The `./code/` directory contains separate scripts to replicate each `ReadMe` and `word2vec` model. It also contains a script for figures and tables from the article. The `./figures/` directory contains a copy of each of the figures generated by this latter script; the `./tables/` directory contains a copy of Table 2.

- `word2vec_functions.py`: A set of Python functions used in the other scripts.
- `01-gold_standard_model.R`: Code to produce the gold standard model using the `R` package `ReadMe`; generates proportions of documents in each codebook category and outputs data for the five categories analyzed in the paper. To exactly replicate the results in the paper, load the `cat_proportions.RData` file rather than running ReadMe from scratch; otherwise your results will slightly vary from the paper results.
- `02-naive_time_word2vec.py`: Code to produce the naive time implementation of the `word2vec` model; generates bootstrapped cosine similarities for the five word pairs analyzed in the paper. To exactly replicate the results in the paper, load the `naive_model_output.pickle` file rather than running word2vec from scratch; otherwise your results will slightly vary from the paper results.
- `03-overlap_word2vec.py`: Code to produce the overlapping time implementation of the `word2vec` model; generates bootstrapped cosine similarities for the five word pairs analyzed in the paper.
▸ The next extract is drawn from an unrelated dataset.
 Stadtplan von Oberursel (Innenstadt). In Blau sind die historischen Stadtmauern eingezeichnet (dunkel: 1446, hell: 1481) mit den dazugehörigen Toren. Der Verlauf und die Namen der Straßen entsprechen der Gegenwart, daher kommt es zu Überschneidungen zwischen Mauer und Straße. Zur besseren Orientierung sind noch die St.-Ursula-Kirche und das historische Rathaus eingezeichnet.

To exactly replicate the results in the paper, load the `overlap_model_output.pickle` file rather than running word2vec from scratch; otherwise your results will slightly vary from the paper results.
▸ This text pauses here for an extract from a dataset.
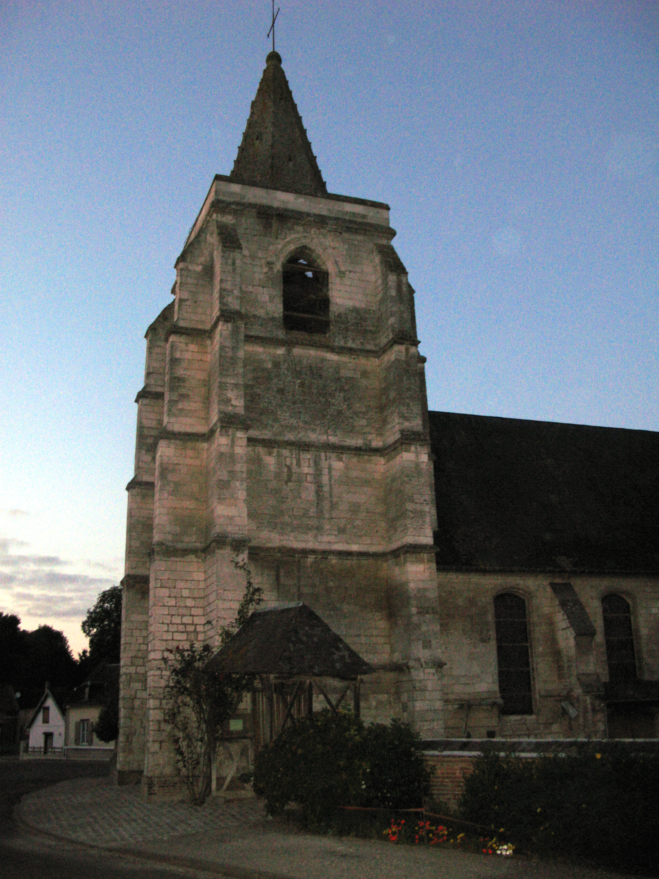 Franqueville (Somme, France) - L'église.

- `04-chrono_word2vec.py`: Code to produce the chronologically trained implementation of the `word2vec` model; generates bootstrapped cosine similarities for the five word pairs analyzed in the paper, as well as bootstrapped means and confidence intervals for the "social"-"equality" pair analyzed in Section 7 of the article.
- `05-aligned_word2vec.py`: Code to produce the aligned implementation of the `word2vec` model; generates bootstrapped cosine similarities for the five word pairs analyzed in the paper.
- `06-figures.R`: Code to produce the four figures in the article, as well as Table 2 of model assessment statistics.